Email: jessica_oliveirabarbosa09@yahoo.com.br

INTRODUÇÃO

O século XX foi marcado por intensas transformações nas relações sociais, econômicas,
políticas e culturais. No livro “A era dos extremos”, de Eric Hobsbawn, o século XX foi
marcado por diversos eventos que alteraram o percurso da história da civilização; as
indústrias modificaram seus processos de produção, duas guerras mundiais mataram
milhares de pessoas (além da guerra ideológica, como a Guerra Fria), regimes políticos
foram instaurados, destruídos e substituídos, países cresceram economicamente e
sofreram crises devastaram não somente sua estabilidade financeira como provocou
prejuízos em outras nações. As nações desenvolvidas sofreram com os impactos das
crises financeiras e com as devastações resultantes das guerras, e os reflexos dessas
mudanças alcançaram os países subdesenvolvidos. O Brasil, a partir do século XX
passou a desenvolver mais intensamente as atividades industriais (SANTOS e
SILVEIRA, 2001, p. 56) fato este que desencadeou uma série de alterações nos padrões
urbanos, sociais, culturais, e econômicos. Atualmente, o país já conquistou alguns
setores da economia mundial, porém, mesmo que os avanços na economia, nas
atividades industriais e de serviços sejam expressivos, não se pode esquecer que o
mesmo ainda é marcado pelas desigualdades sociais e estas não podem ser
simplesmente ignoradas.

Diante a estas mudanças, é possível afirmar que o espaço foi o protagonista destas
inúmeras transformações, abrigando mais pessoas, residências, empresas, pontos de
lazer, ruas, avenidas, bancos, hospitais, escolas. Em pouco tempo e foi destruído,
construído, modificado e permanece em constante construção. Com base nestas
mudanças nos padrões espaciais e sociais que Milton Santos trabalhou com os conceitos
de fixos e fluxos, de modo que estes termos explicariam as formas espaciais existentes
na sociedade globalizada, além de se tratar de um exercício epistemológico, no qual o
autor buscaria compreender esta nova realidade, baseando-se nas raízes da história, da
filosofia e, claro, da própria Geografia. Não obstante da abordagem e exemplificação do
conceito de fixos e fluxos, este trabalho se propõe a entender como estes dois conceitos
se aplicam na dinâmica dos circuitos inferiores e circuitos superiores da economia, no
qual o mesmo autor busca, a partir da teoria dos circuitos, compreender como as
atividades econômicas se estabelecem e se fortalecem nos diferentes espaços e como
cada um destes circuitos utilizam e se beneficiam com os fixos e fluxos disponíveis.
Trata-se, portanto, de um exercício metodológico e teórico.

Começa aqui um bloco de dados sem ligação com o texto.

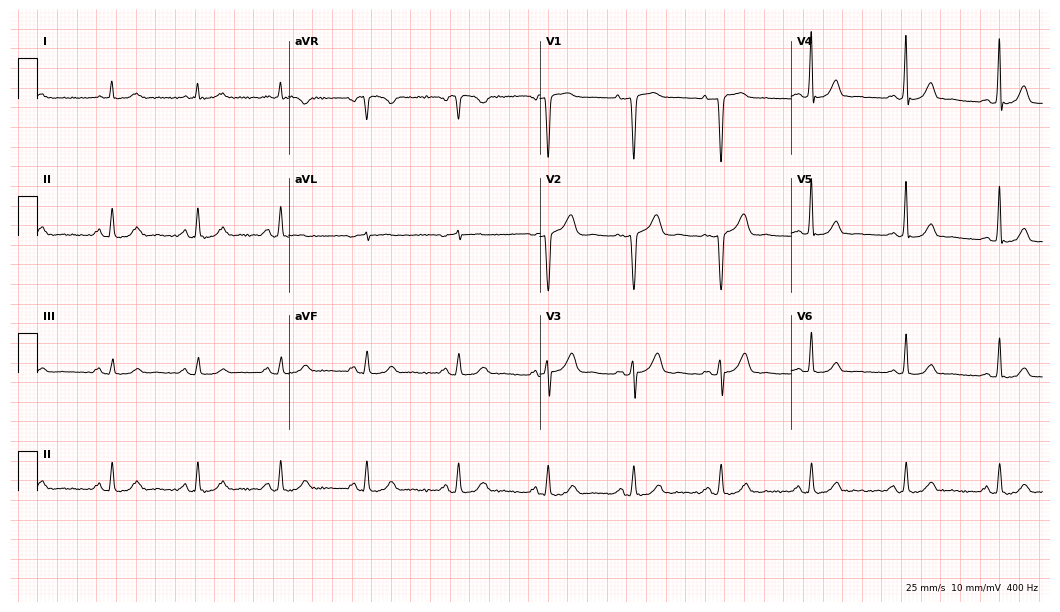
Resting 12-lead electrocardiogram (10.2-second recording at 400 Hz). Patient: a 49-year-old female. None of these six findings is recorded: first-degree AV block, right bundle branch block, left bundle branch block, sinus bradycardia, atrial fibrillation, sinus tachycardia. Findings outside these six are not listed.

CONCEITO DE FIXOS E FLUXOS

Milton Santos apresenta, em diversas de suas obras (“A natureza do espaço”, “Técnica,
Espaço, Tempo – Globalização e Meio Técnico Científico Informacional”, “O espaço
do Cidadão”, e “O espaço dividido”, “Metamorfoses do Espaço Habitado”), o conceito
de fixos e fluxos para compreender de que maneira estes elementos podem ser agentes
transformadores do espaço, e de que forma refletem os “avanços” e “retrocessos” das
técnicas ao longo do tempo. Entendem-se como fixos, de acordo com Santos (1994), os
objetos materiais, isto é, aquilo que é concreto, material, que sofreu um processo de
transformação ou criação humana e passou a adquirir uma função, um sentido. Por
exemplo, a madeira em si é apenas um recurso presente na natureza, porém, ao ser
transformado pelo homem, por meio da técnica, passa a adquirir um sentido, torna-se
um objeto que desempenha determinada função. De tal maneira, o espaço é construído
por estes fixos, que são as casas, portos, armazéns, plantações, fábricas, dentre outros
(SANTOS, 2007, pág. 82). Além disso, Santos (2007, p.142) faz outras considerações a
cerca dos fixos, principalmente no que se trata dos fixos públicos e privados dentro do
espaço urbano, no qual o autor afirma que

“Os fixos são econômicos, sociais, culturais, religiosos, etc. Eles são, entre
outros, pontos de serviço, pontos produtivos, casas de negócios, hospitais,
casas de saúde, ambulatórios, escolas, estádios, piscinas, e outros lugares de
lazer. Mas se queremos entender a cidade não apenas como um grande objeto,
mas como um modo de vida, há que distinguir entre os fixos públicos e os fixos
privados. Estes são localizados segundo a lei da oferta e da procura, que regula
também os preços a cobrar. Já os fixos públicos se instalam segundo os
princípios sociais, e funcionam independentemente das exigências do lucro”.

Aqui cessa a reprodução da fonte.